:: Collected data entries ::
====================
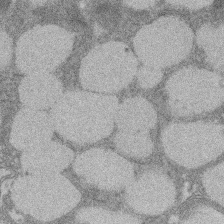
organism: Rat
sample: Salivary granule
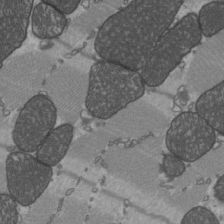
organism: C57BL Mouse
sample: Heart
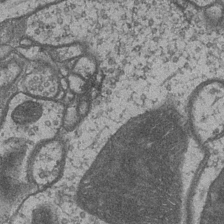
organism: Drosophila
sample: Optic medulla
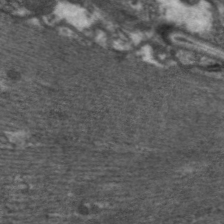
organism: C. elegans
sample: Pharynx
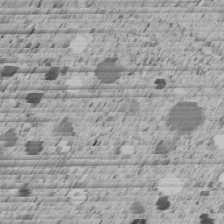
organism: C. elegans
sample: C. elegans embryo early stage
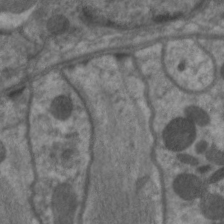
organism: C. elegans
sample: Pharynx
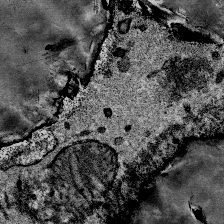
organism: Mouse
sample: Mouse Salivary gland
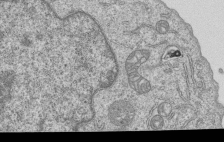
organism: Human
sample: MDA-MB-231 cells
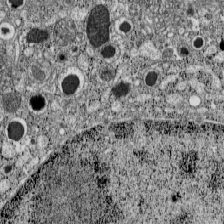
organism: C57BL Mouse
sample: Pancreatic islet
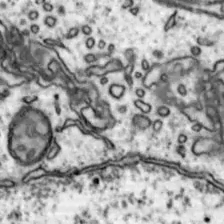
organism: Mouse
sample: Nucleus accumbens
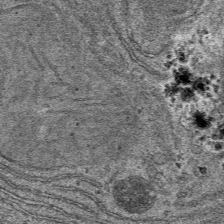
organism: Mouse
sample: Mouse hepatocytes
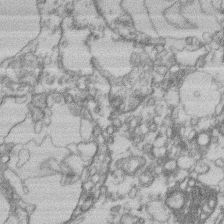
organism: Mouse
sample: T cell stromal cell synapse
====================
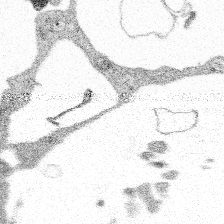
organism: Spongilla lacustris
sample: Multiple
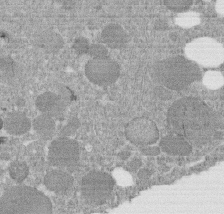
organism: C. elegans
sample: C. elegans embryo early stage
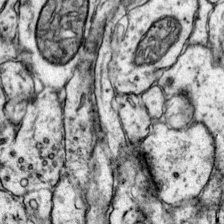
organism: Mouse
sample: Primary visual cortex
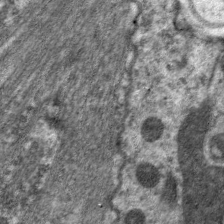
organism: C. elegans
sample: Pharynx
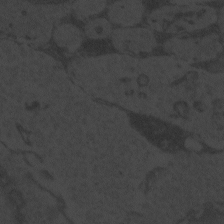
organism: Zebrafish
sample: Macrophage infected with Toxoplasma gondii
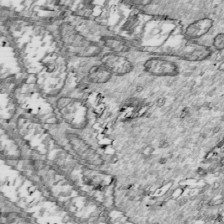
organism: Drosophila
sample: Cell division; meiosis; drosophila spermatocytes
====================
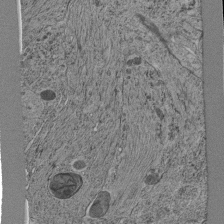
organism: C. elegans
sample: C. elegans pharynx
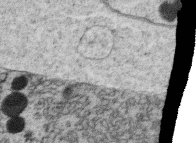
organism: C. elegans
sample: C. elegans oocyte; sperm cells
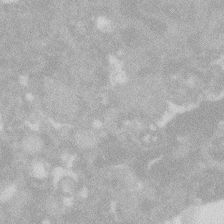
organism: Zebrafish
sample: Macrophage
====================
:: The problem ::
Give back the exact lines above, running from the one that has "sample: Heart" through the one that has "sample: T cell stromal cell synapse", with nothing added and no pictures.

:: Problem solution ::
sample: Heart
organism: Drosophila
sample: Optic medulla
organism: C. elegans
sample: Pharynx
organism: C. elegans
sample: C. elegans embryo early stage
organism: C. elegans
sample: Pharynx
organism: Mouse
sample: Mouse Salivary gland
organism: Human
sample: MDA-MB-231 cells
organism: C57BL Mouse
sample: Pancreatic islet
organism: Mouse
sample: Nucleus accumbens
organism: Mouse
sample: Mouse hepatocytes
organism: Mouse
sample: T cell stromal cell synapse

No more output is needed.